In the second half of 2018, the realty market faced a liquidity crunch after the meltdown of Infrastructure Leasing & Financial Services Ltd (IL&FS), one of India’s biggest non-banking financial companies (NBFCs). The debacle made it difficult and costlier for NBFCs to raise funds. This, in turn, prompted them to take a cautious stance and virtually stop lending to the developers. Given that developers have become more dependent on NBFCs as banks have tightened their purse strings, the crisis led to a massive funding gap among housing developers.
Analysts say that the market will take months before attaining normalcy from a financing perspective and that it presents an opportunity to fund managers to pitch in.
Rent-yielding assets, whether offices, warehouses or shopping malls, have been a top option for global investors to pour in big bucks. While offices and malls continue to have a good run when it comes to investment, industrial real estate has gained prime significance among global giants.
The segment’s first REIT listing by Blackstone and Embassy’s joint platform has opened up a window for increased liquidity infusion into the office segment. The segment also remains largely unaffected by the dynamics that affect the housing market, such as interest rate fluctuation, income tax breaks and even election sentiment.
After the rollout of the GST in 2017, the warehousing and logistics segment is getting funding from the who’s who of the investment fraternity, which has led to the formation of many tie-ups in the segment.
Warburg Pincus-backed logistics developer ESR Group last year teamed up with German asset manager Allianz Real Estate to invest around $1 billion in India’s logistics and industrial property market.

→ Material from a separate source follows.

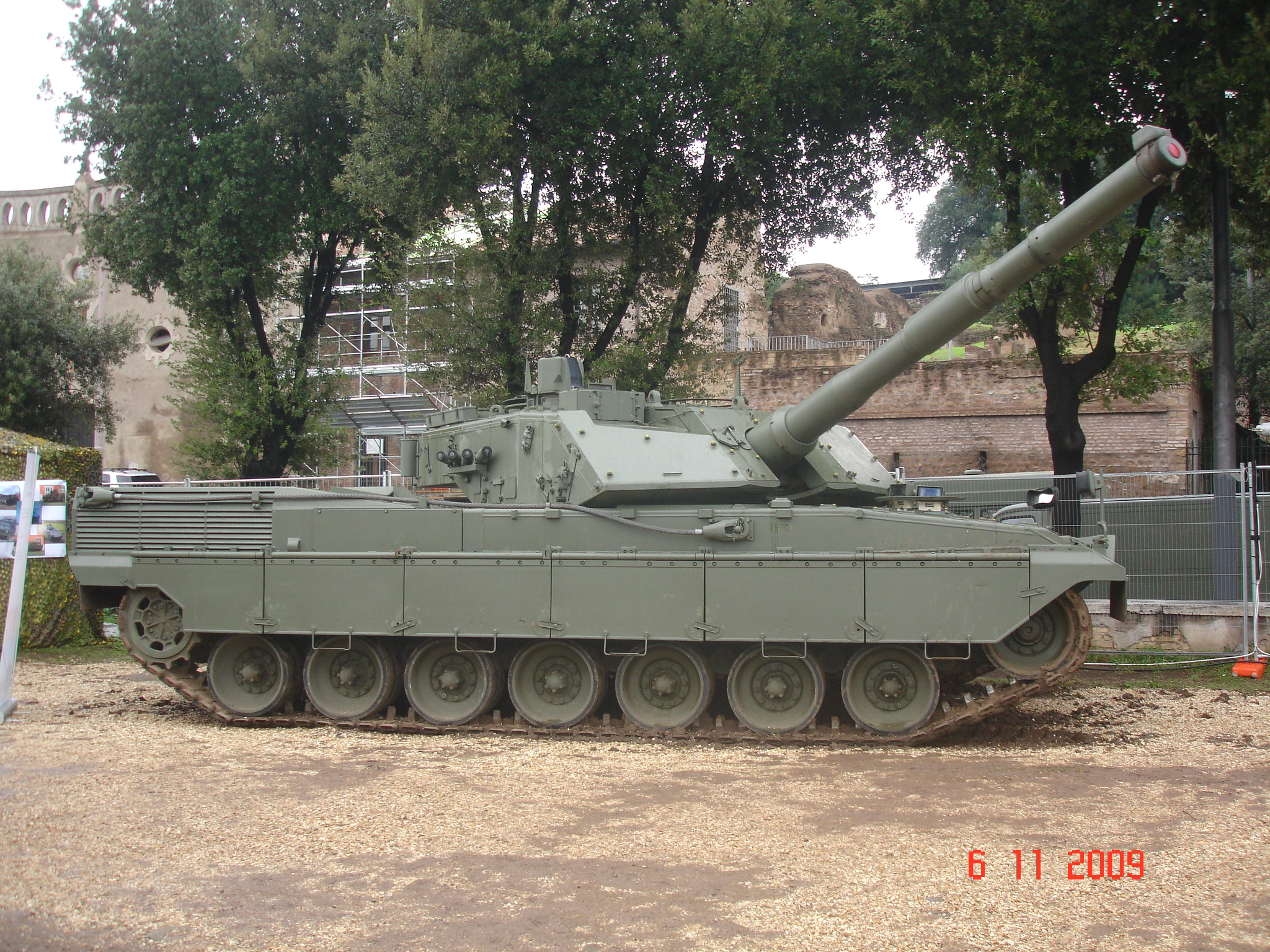 Carro Ariete a Roma esposto al circo massimo.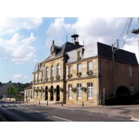 Mairie de Chalindrey. (Haute-Marne, Champagne-Ardenne).

Singapore state firm Temasek Holdings came in as a principal investor in Ascendas-Singbridge Logistics Programme that aims to invest $300 million in the segment. Meanwhile, in February 2019, Chennai-based Casagrand Builder Pvt. Ltd agreed to sell two warehousing assets with a leasable area of 2.2 million square feet to Logos India for Rs 700 crore.
The positive sentiment also allowed IndoSpace to scoop a large equity fund of $580 million that upsizes to $1.2 billion, creating a big chunk of investible money in the logistics segment.
Investors bullish on industrial real estate highlight India’s economic growth. As per a research report by real estate consultancy ANAROCK, the logistics and warehousing sector transformed rapidly in 2018 after the government granted the coveted infrastructure status to logistics in November 2017.
In fact, warehouse stock supply is likely to see a substantial increase over the next two years owing to the implementation of the GST, the government’s determined infrastructure push and increased interest from national and international investors. Overall, strong economic fundamentals, proactive reforms and increasing use of technology will continue to boost the sector.